I don't like to talk with other people about any of it (well, face to face friends anyway!). I just don't want all the questions, and them thinking I'm on a "diet", which I'm not.

100% till Xmas. Sounds reasonable! I think it's a challenge :) I'm up for it now.

kimmy said...

oh sweetie i didnt take it as a negitive comment from you i thought it was the other way around hehe
yeah i cant get onto SFL either nor can i read annes blog i hope she is ok i havent seen her for ages some posts had been deleted as well??
www.mummiesonline.net/loss is a new site my mummies group have started its only new and only a few peeps like SFL if you want o check that out in the mean time
XXXX

Susie said...

Hi- I am sorry you are struggling with the coffee and the gluten..if that's a word. We have a few people in our family that have "celiac desease" and follow a strict gluten free diet.

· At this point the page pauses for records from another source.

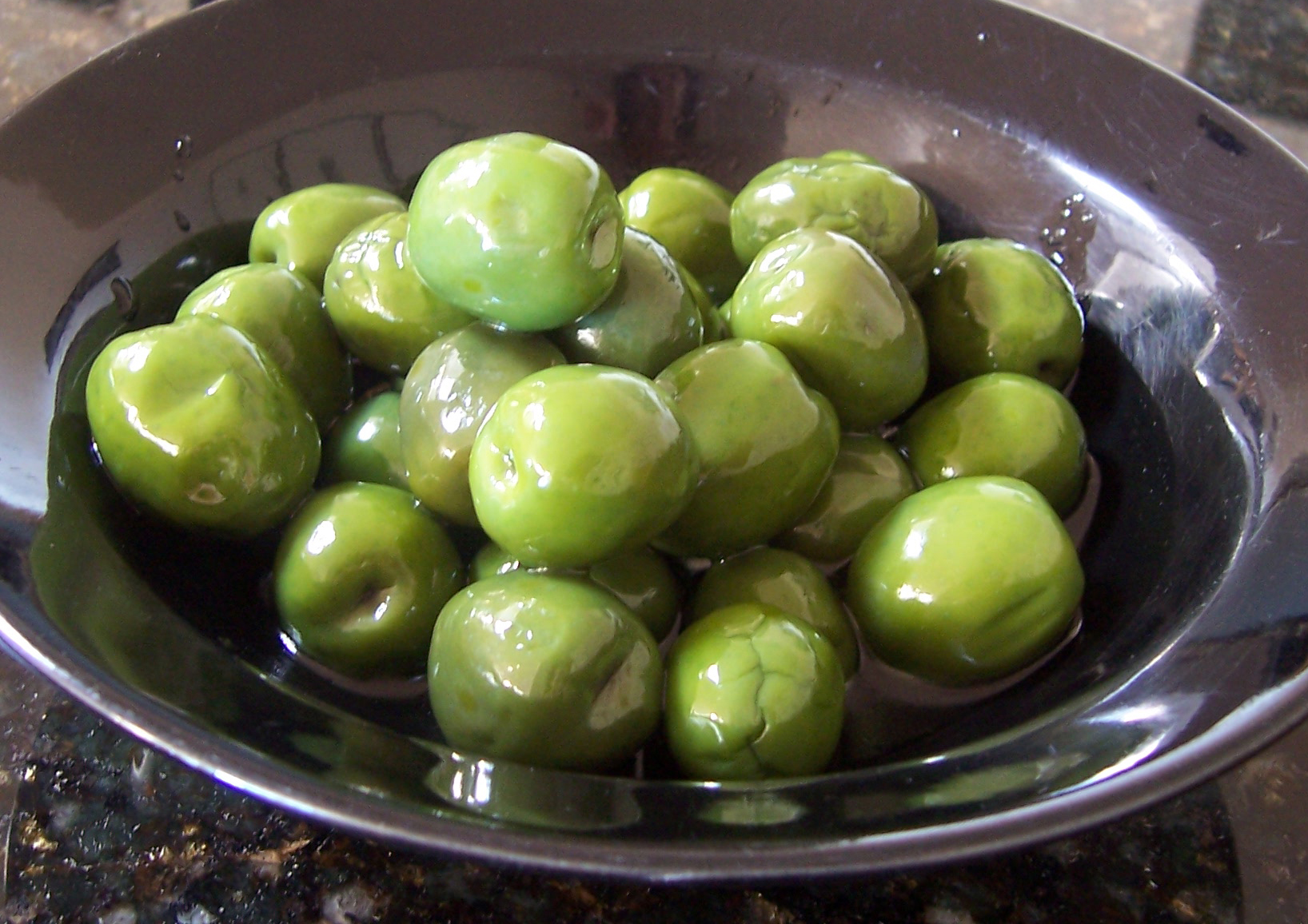 Olive siciliane di Castel Vetrano (Trapani)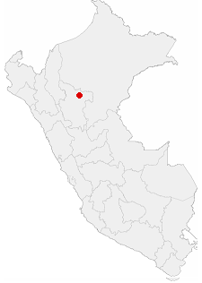 Ubicacion de la Ciudad de Tarapoto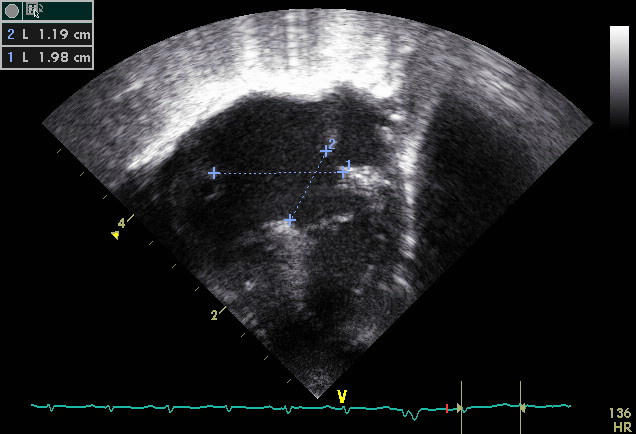 Eit ekkokardiogram av eit hjarte med atrioventrikulær septumdefekt. Eg, Kjetil Lenes har gjort opptaket og gjer det offentleg med godkjenning av arbeidsgjevaren min.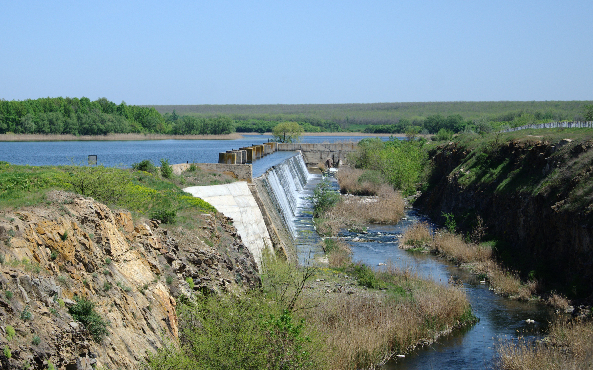 Sofiyivskiy_reservoir_spillway.jpg: Гребля Софіївського водосховища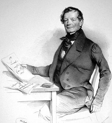 Anton Diabelli, Lithographie von Josef Kriehuber, 1841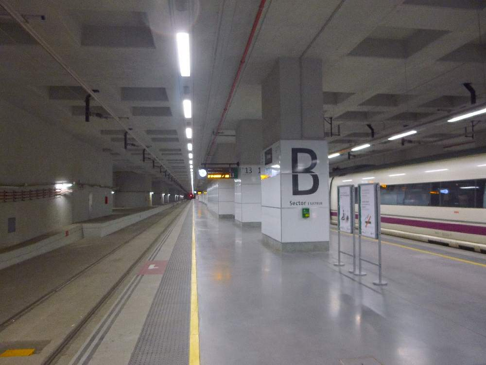 Girona - Estación de ADIF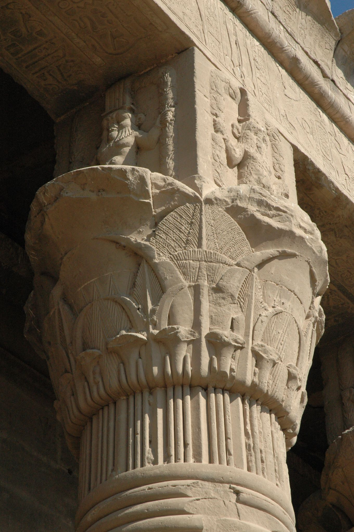 Dendara: tempio di Hator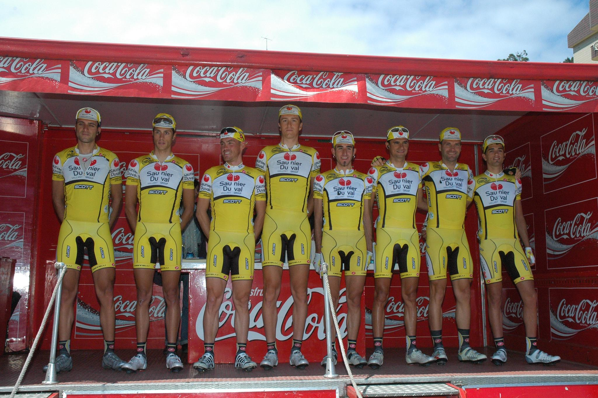 Saunier Duval-Scott, Euskal Bizikleta 2008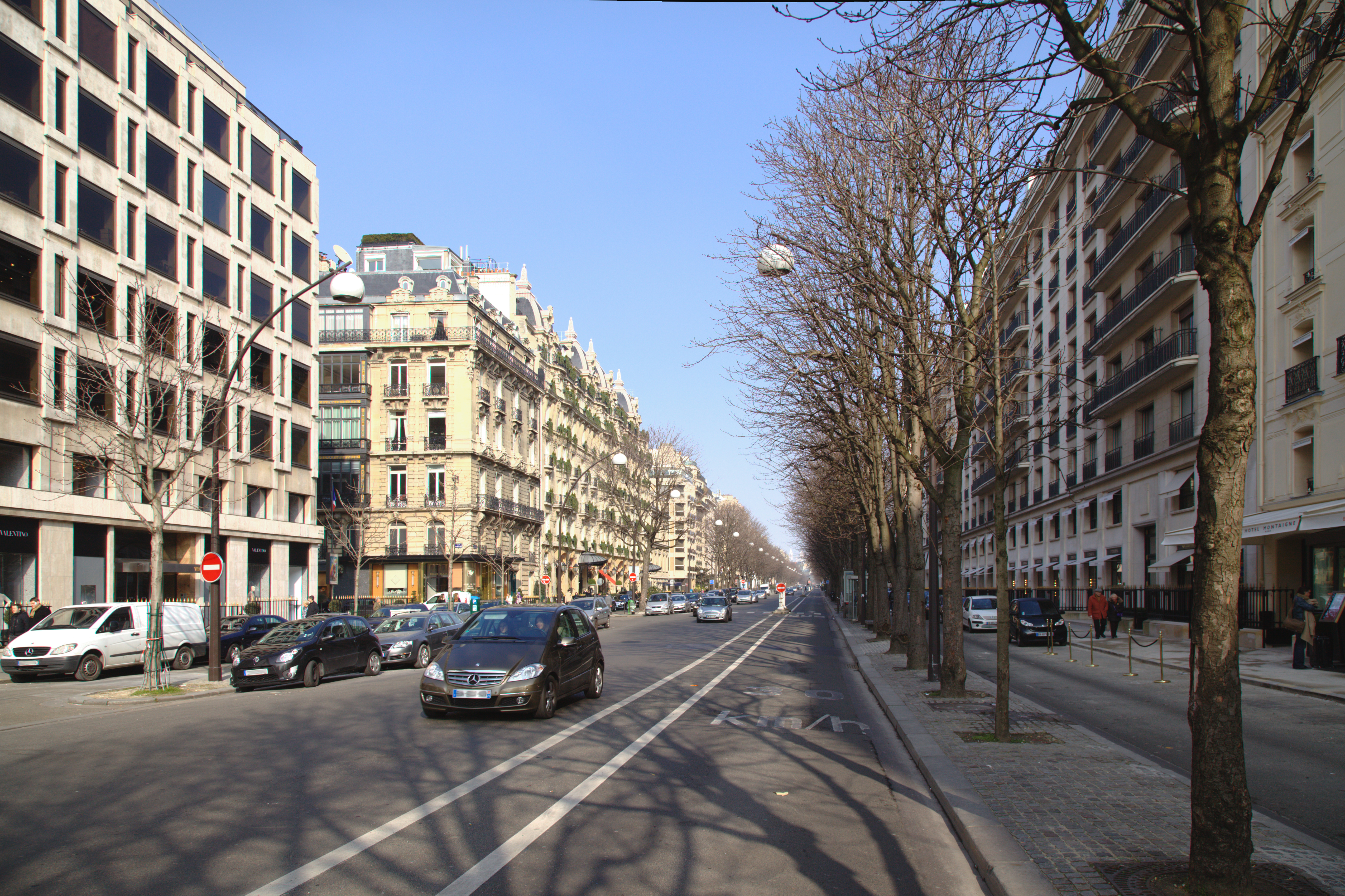 L'avenue Montaige à Paris, vue en direction des Champs Élysées. Au fond à gauche l'hôtel Plaza Athena.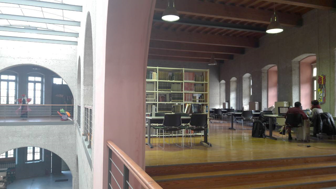 Η βιβλιοθήκη προσφέρει ιδανικό περιβαλλον αναψυχής και εργασίας των φοιτητών.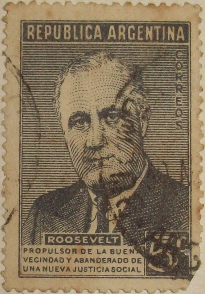 Es una foto de una estampilla argentina en comemoración al presidente estadounidense Franklin D. Roosevelt.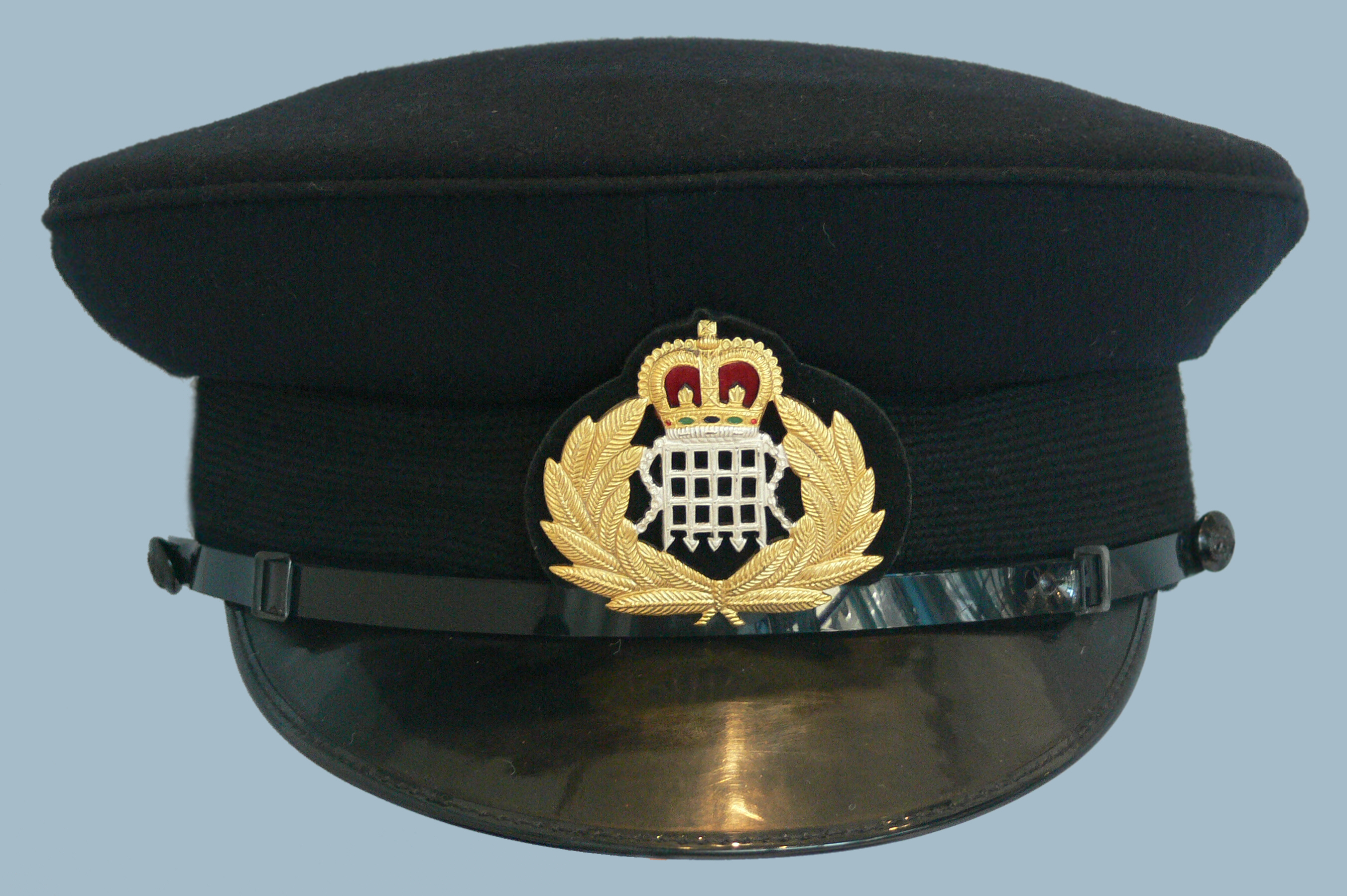 Hamburg, Deutsches Zollmuseum, Zollmütze aus Großbritannien

I am amazed by how they get by and how limited their diet appears..however..the alternative for them is worse..so they stay strong and follow it. It's a really healthy way of eating too. I wish I had the control to eliminate all that CRAP from my diet. You will do it in baby steps and I hope you will feel better. Good luck. You have my support! At least the manufacturers are more and more aware of the problem and are coming out with so many more GF products! I hope you like some.

JM said...

I went with the South Beach diet to kick my bread/carbs addiction. It worked pretty well. Now I alternate between 1 grain meal day and 2 grain meal day. (Eg. Every other day is a one grain meal day.) It works surprisingly well.

As for coffee, how many do you drink per day? Maybe you could cut it to strictly X number of cups for a month, then knock it down to x number of cups for the next month, etc.